Executive Committee   Management Risk Committee   Disclosure Committee   Sustainability Committee
  • Supports the implementation of the Group’s strategy and delivery of key priorities.
  • Reviews the Group’s operational performance including the routine management of risk.
 
  • Supports the Board in development and oversight of the risk management framework.
  • Reviews risk indicator reports and feedback on risk from operational teams.
  • Reviews the operational effectiveness of control activities.
 
  • Provides oversight and challenge on external reporting.
  • Reviews financial and non-financial reporting ahead of Board and Audit & Risk Committee reviews.
 
  • Provides oversight on all climate and sustainability-related matters.
  • Reviews disclosures associated with climate and sustainability, obtaining appropriate assurance where required.
Management oversight

First line

Second line

Third line

 ‘First line’ functions within the Group’s operating companies contribute to effective risk management by:

  • managing the day-to-day operational performance of the business, including identification of any changes in key risks affecting operations;
  • ensuring the effective implementation of internal controls set by the Board and Group functions within the business;
  • addressing Group level priorities as cascaded through regional and Group-wide management meetings; and
  • reporting routine operational risks and issues through management forums such as the Land Committee and Regional Boards.

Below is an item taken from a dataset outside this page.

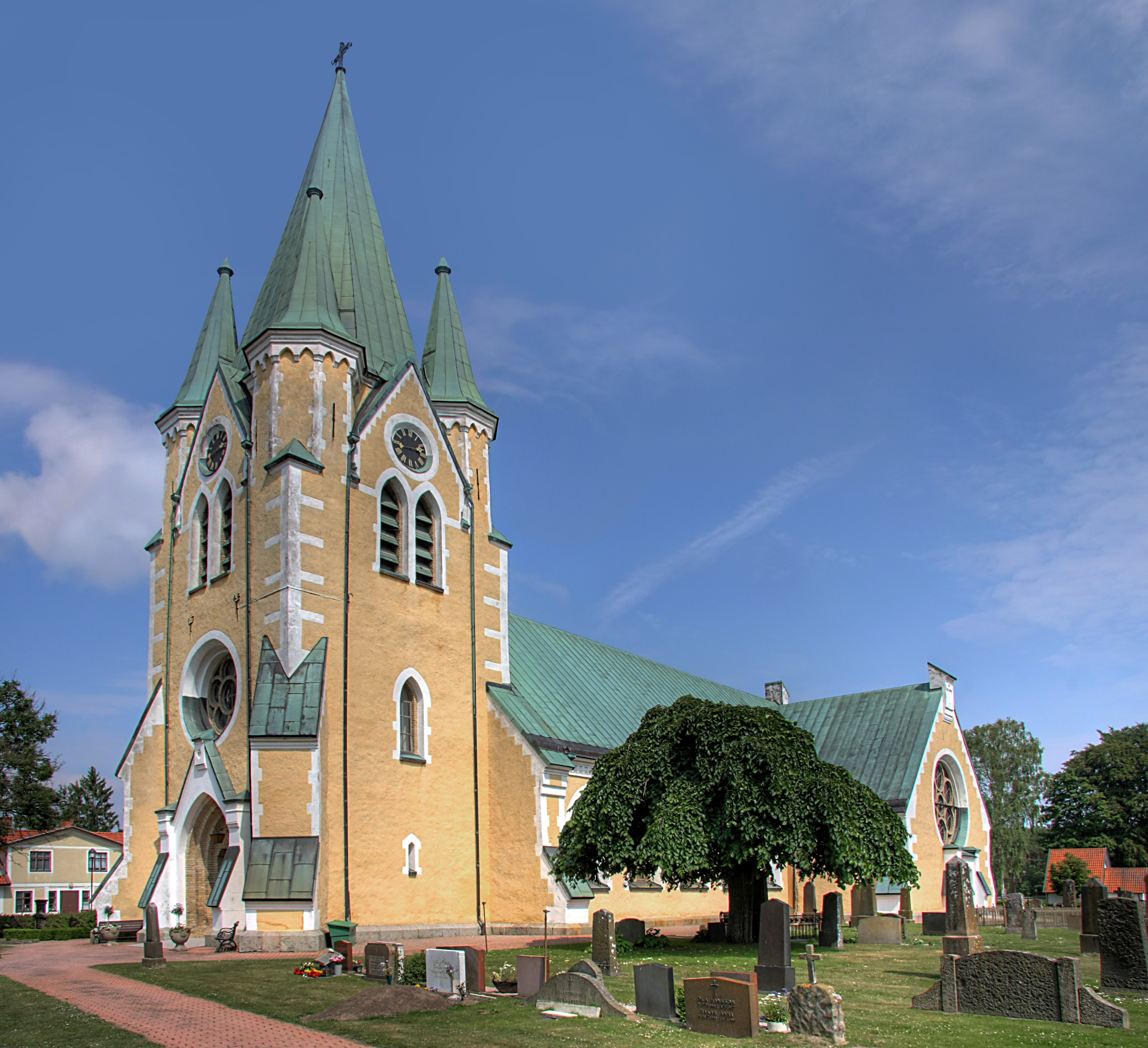 Västra Vrams kyrka utanför Tollarp i Skåne. Bilden är sammanfogad och HDR-hanterad av totalt nio olika exponeringar, tre vardera i tre vinklar.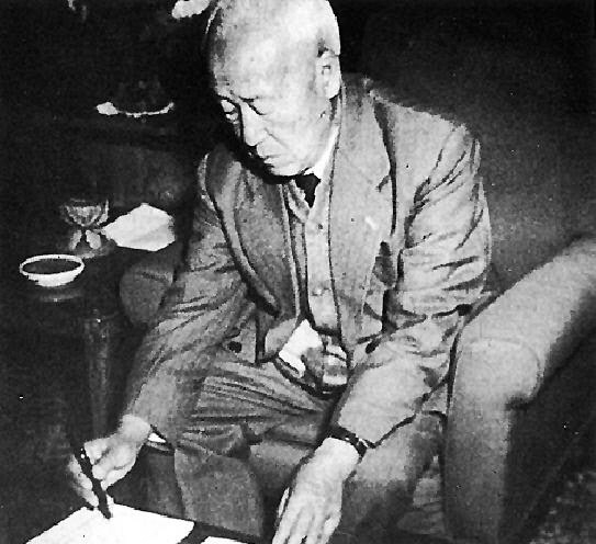 Syngman Rhee in 1948

The Group’s ‘second line’ comprises a range of functions with a Group-wide remit, which play a key role in mitigating risk through:

  • formulation of Group policies, procedures and control mechanisms designed to mitigate risks;
  • conducting routine monitoring and assurance on the implementation of controls within the Group’s operations;
  • promoting awareness of key areas of focus in the management of risk to achieve operational objectives;
  • supporting steering groups on key risk areas including the Group’s Security Council and GDPR Steering Group; and
  • ownership of functional risk registers in key areas of operations.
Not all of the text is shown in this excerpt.